23 abril 2008

"(P)OPera-pastiche"

[Resenha da cobertura XII FAO, Manaus, 2008]

Em suntuosa produção do XII Festival Amazonas de Ópera, obra de ex-Pink Floyd é marcada por uma sucessão de equívocos

Foi a crônica de uma morte anunciada (que me permita Gabriel García Márquez esta pequena referência/deferência). Mesmo destituído de preconceitos, e pelo contrário, fazendo votos de que o previsível não ocorresse, por fim, não houve o que salvasse a ópera “Ça ira”. Nem todo empenho da produção. Nem toda beleza cênica e engenhosidade de movimentação. Nem todos os talentos musicais a serviços de Roger Waters foram suficientes para conferir valor a sua incursão na ópera. “Ça ira” tem apenas uma função, e esta foi muito bem cumprida: amplificar a repercussão mediática do festival, ou de qualquer outro evento que dela se utilize. No mais, a montagem manauara de “Ça ira” – dirigida por Caetano Vilela – serviu para reforçar aquilo que é senso comum, mas que é sempre salutar reforçar no ambiente naturalmente traiçoeiro da produção artística brasileira. Isto é, Manaus tem competência de sobra para concretizar projetos ambiciosos e cenicamente complexos.

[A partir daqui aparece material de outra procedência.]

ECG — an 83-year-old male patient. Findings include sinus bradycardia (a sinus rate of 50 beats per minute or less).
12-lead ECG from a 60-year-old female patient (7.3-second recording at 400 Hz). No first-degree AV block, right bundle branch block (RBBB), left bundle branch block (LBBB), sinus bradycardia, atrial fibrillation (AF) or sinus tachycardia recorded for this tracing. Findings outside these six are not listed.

Mas, afinal, quais são os problemas com a ópera de Waters?

Musicalmente pode até parecer que o problema está na presença de elementos da música popular num ambiente tradicionalmente clássico. Mas não. O problema não está na mistura, mas sim nas idéias musicais de Waters, em geral fracas e ingênuas, inclusive dentro das práticas de música popular. Mesmo recauchutado nos arranjos de Rick Wenworth (quem no final das contas pôs a mão na massa de verdade), era difícil atenuar a vocação para a muzak da música que Waters reservou para sua ópera. Em poucas palavras, faltou, ironicamente, rock’n roll em sua aventura pelas sendas líricas.

Em termos de libreto – elaborado por Étienne e Nadine Roda-Gil – a bobagem se multiplica. Dramaturgicamente “Ça ira” não é propriamente uma ópera, mas uma sucessão de situações cênicas que mais se assemelha à estrutura de um oratório (tal como ex-Beatles Paul McCartney faz em seu “Liverpool Oratorio”). Até aí sem problemas, não fosse o fato desta forma de discurso ter sido utilizada para oferecer uma visão extremamente simplista e piegas da Revolução Francesa. Aí o que era frágil desmorona de uma vez.

Com cantores de ópera desempenhando uma partitura não operística (aquém de suas possibilidades musicais) e em situações também não operísticas (aquém de suas obrigações como “ator”) tornam ainda mais relativa a apreciação de seus desempenhos. Deixa pra lá. Para eles o futuro certamente lhes reserva oportunidades melhores.

Desta forma, fica ainda mais preemente a importância do trabalho cênico do “Ça ira” manauara. Rico e luxuoso, com excelentes soluções cenográficas e belo figurino, foi sua parte visual que, por fim, conferiu ao espetáculo o ponto de atenção para o público. Neste sentido, a vertiginosidade da movimentação de palco elaborada por Vilela não deixa de ser um paralelo do que ocorre nos vídeos clipes modernos, que para fazerem o ouvinte abstrair da nulidade musical, fazem do aspecto visual o elemento de maior relevância. Então o ouvido cede lugar aos olhos, e a música torna-se um fenômeno visual, e então colocada em segundo plano. É o que, aparentemente, sempre ocorrerá com “Ça ira”.

Foto: Arlesson Sicsú

Todos os textos da cobertura XII Festival Amazonas de Ópera foram realizados em Manaus, a convite da direção do evento.